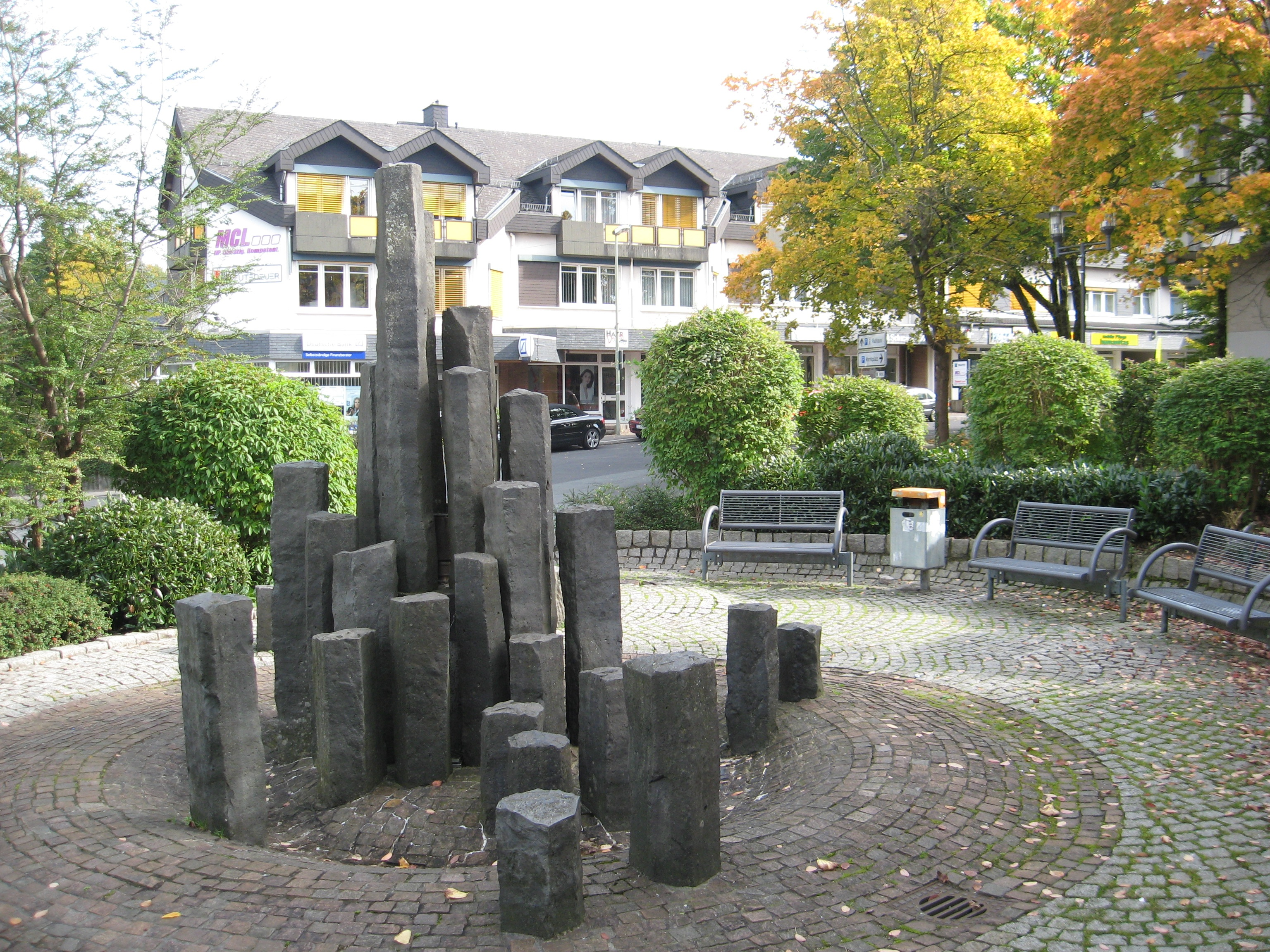 Brunnen im Einkaufszentrum in Wilnsdorf / Water well in Wilnsdorf
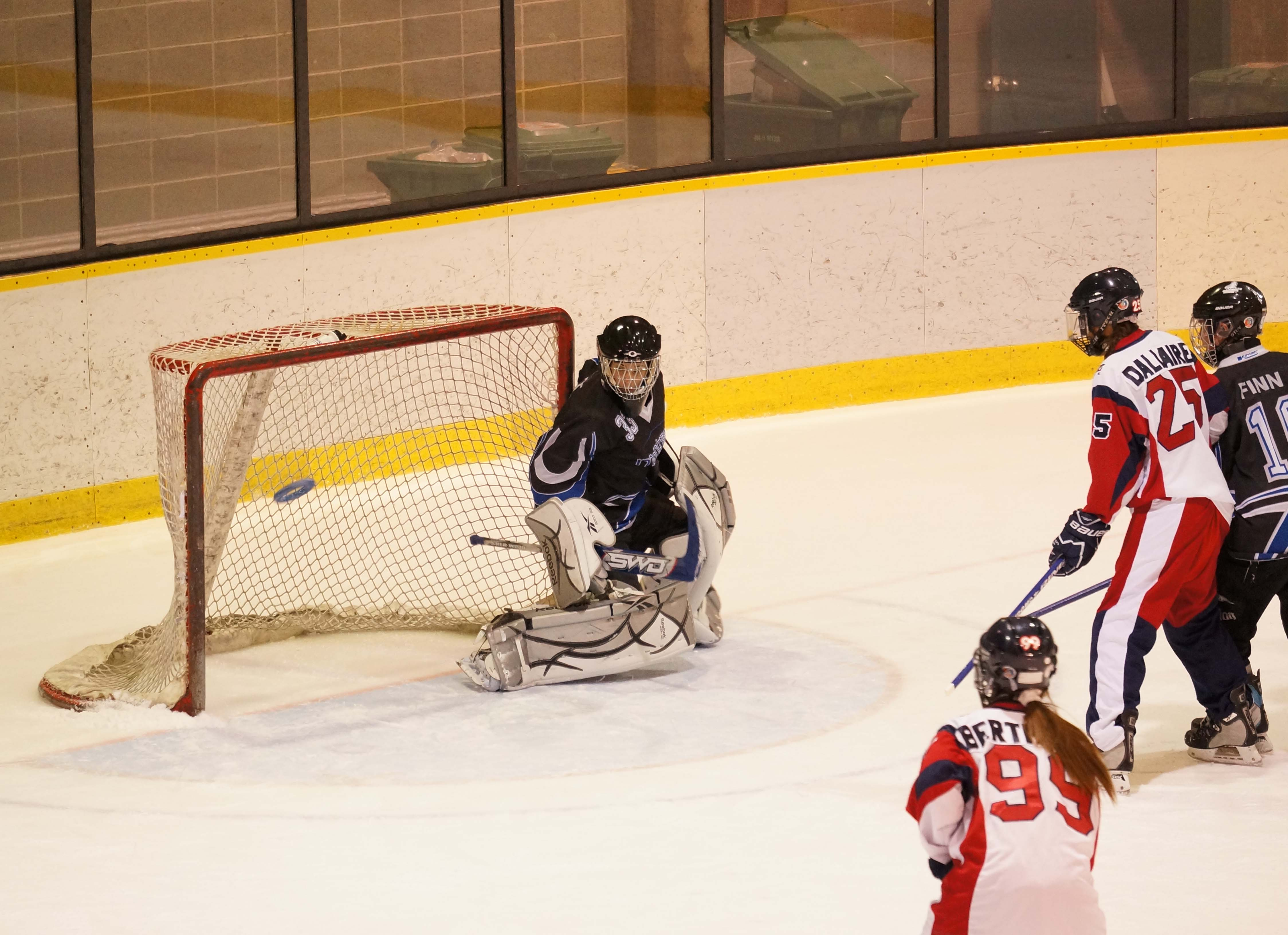 Ringuette
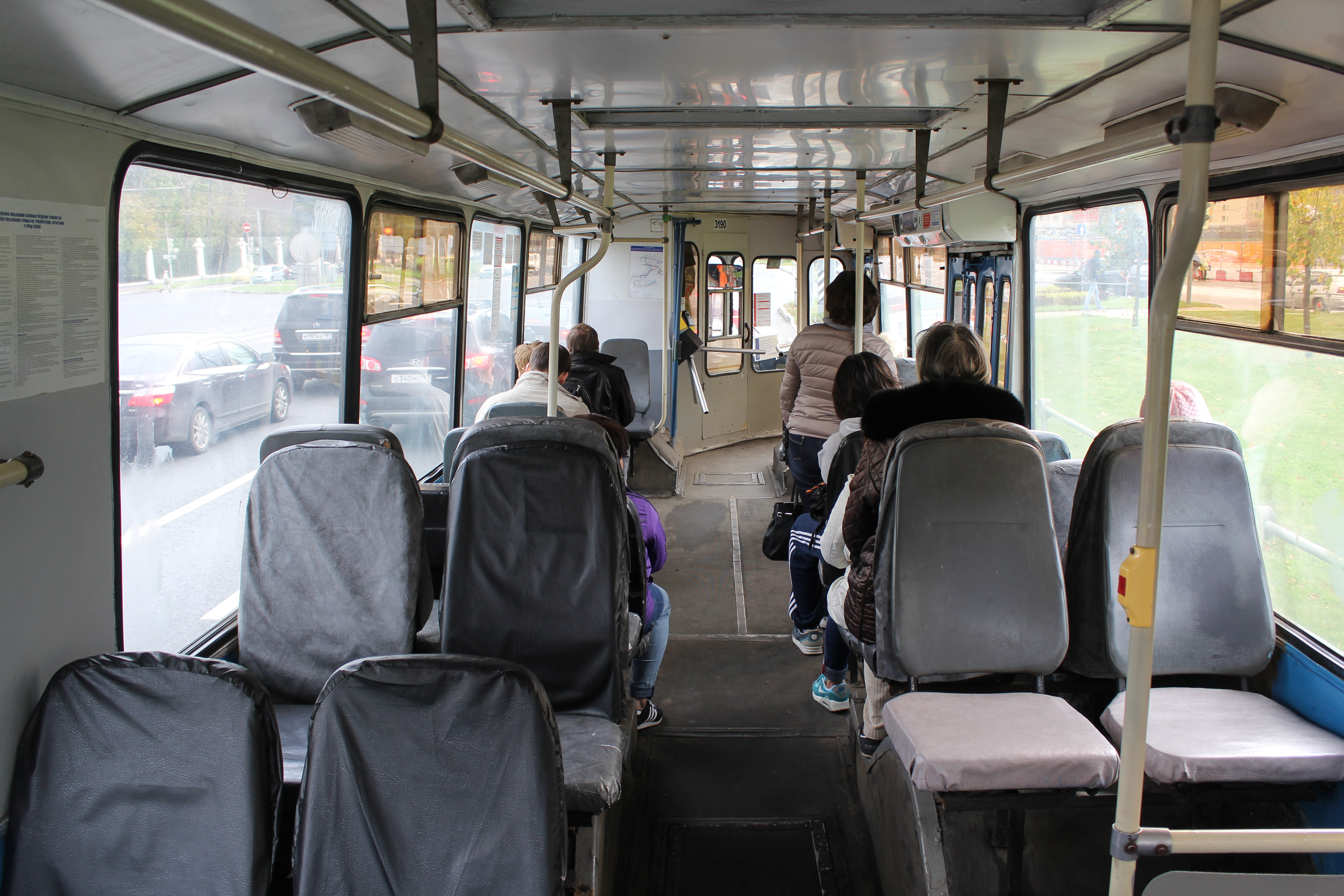 Интерьер троллейбуса ЗиУ-682гм1
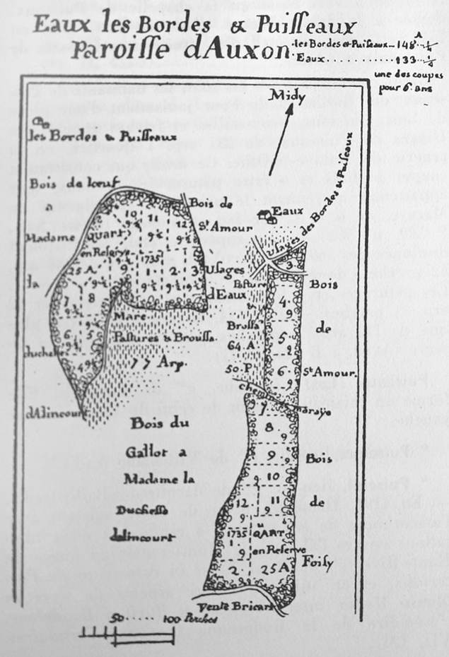 issue des archives.
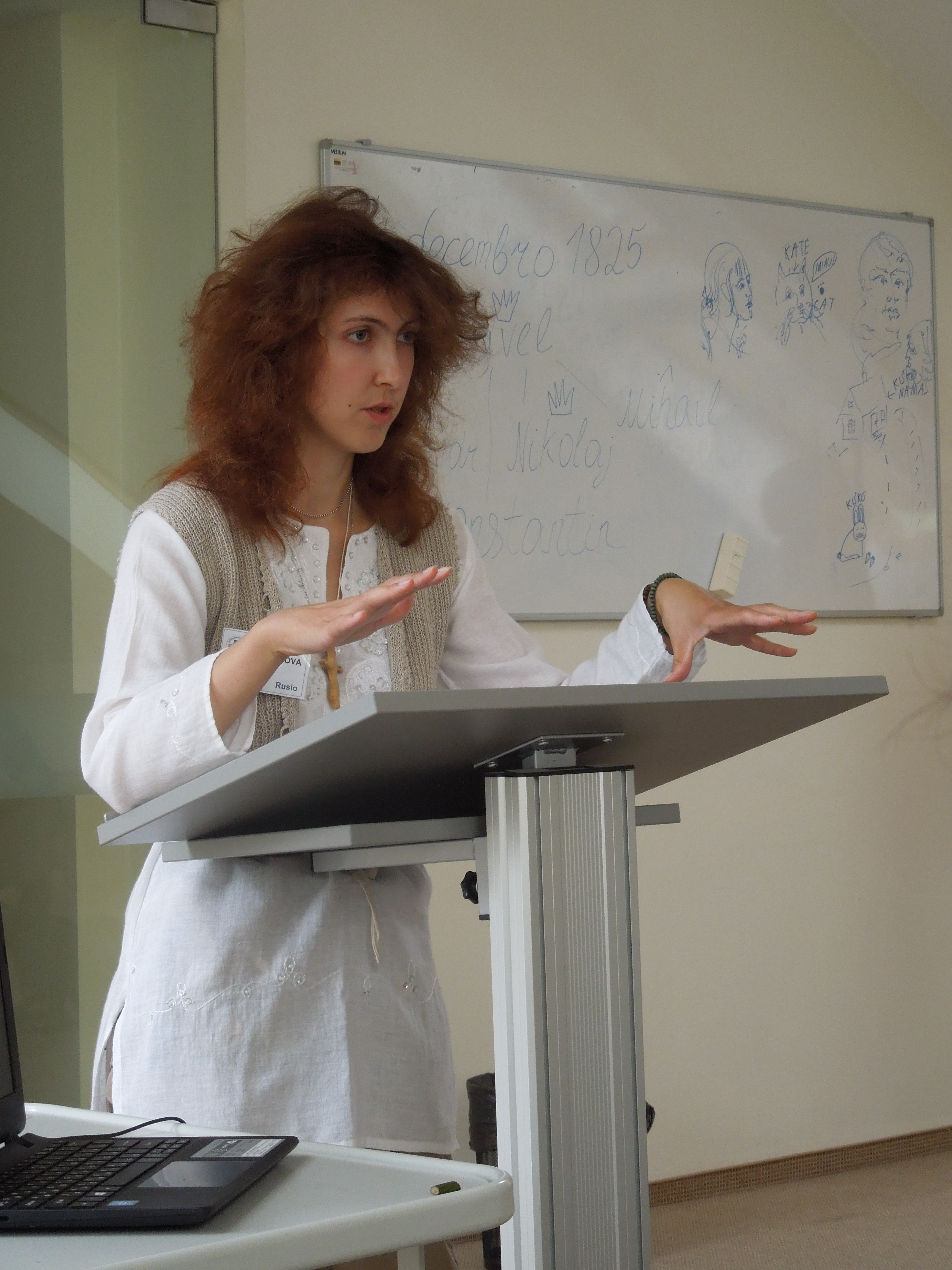 Anna Striganova dum BET-52
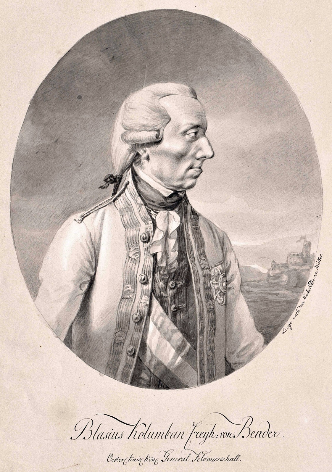 Blasius Columban von Bender (1713-1798), österreichischer Feldmarschall aus Gengenbach, Baden
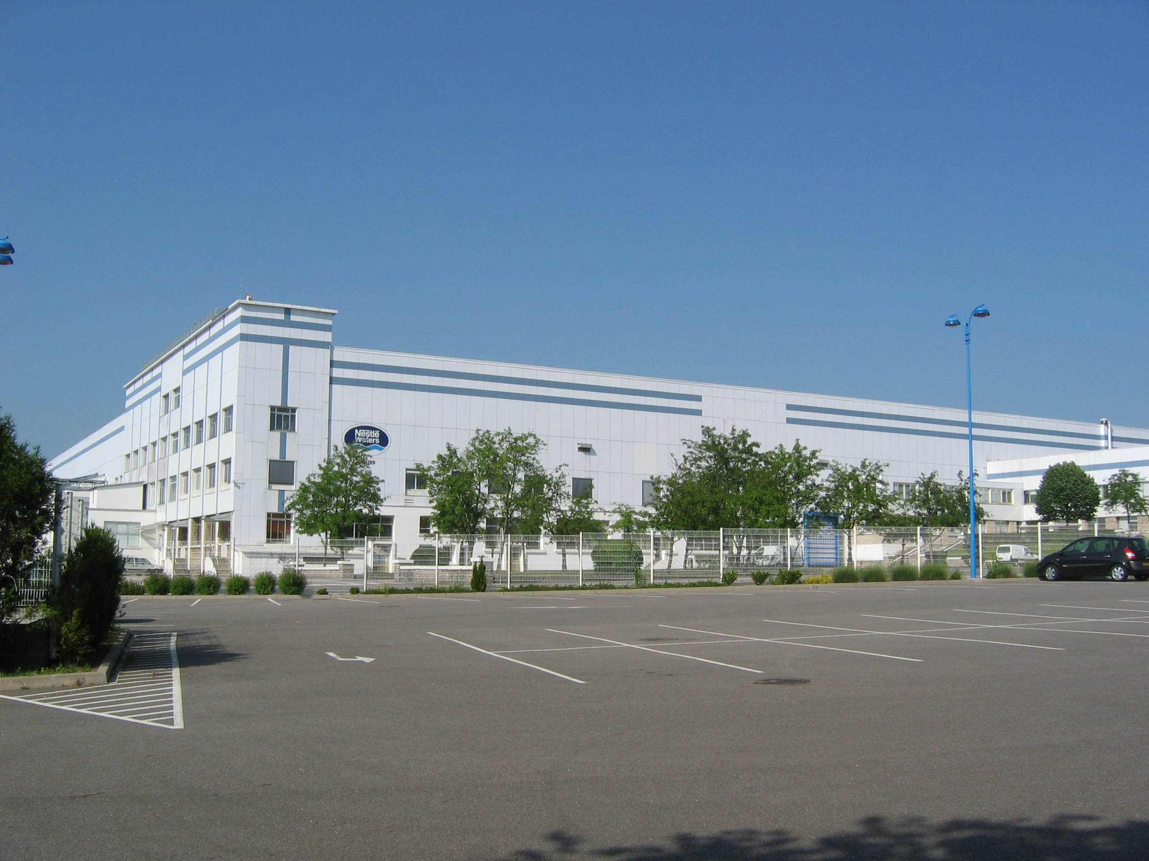 Usine d'embouteillage de Contrex, à Contrexéville, Vosges, Lorraine, France

☆ ☆ ☆ ☆ ☆ ☆ ☆

**What this task involves:**
The entries above are to be printed again word for word, with every picture removed.

**Reply to the task:**
 Brunnen im Einkaufszentrum in Wilnsdorf / Water well in Wilnsdorf
 Ringuette
 Интерьер троллейбуса ЗиУ-682гм1
 issue des archives.
 Anna Striganova dum BET-52
 Blasius Columban von Bender (1713-1798), österreichischer Feldmarschall aus Gengenbach, Baden
 Usine d'embouteillage de Contrex, à Contrexéville, Vosges, Lorraine, France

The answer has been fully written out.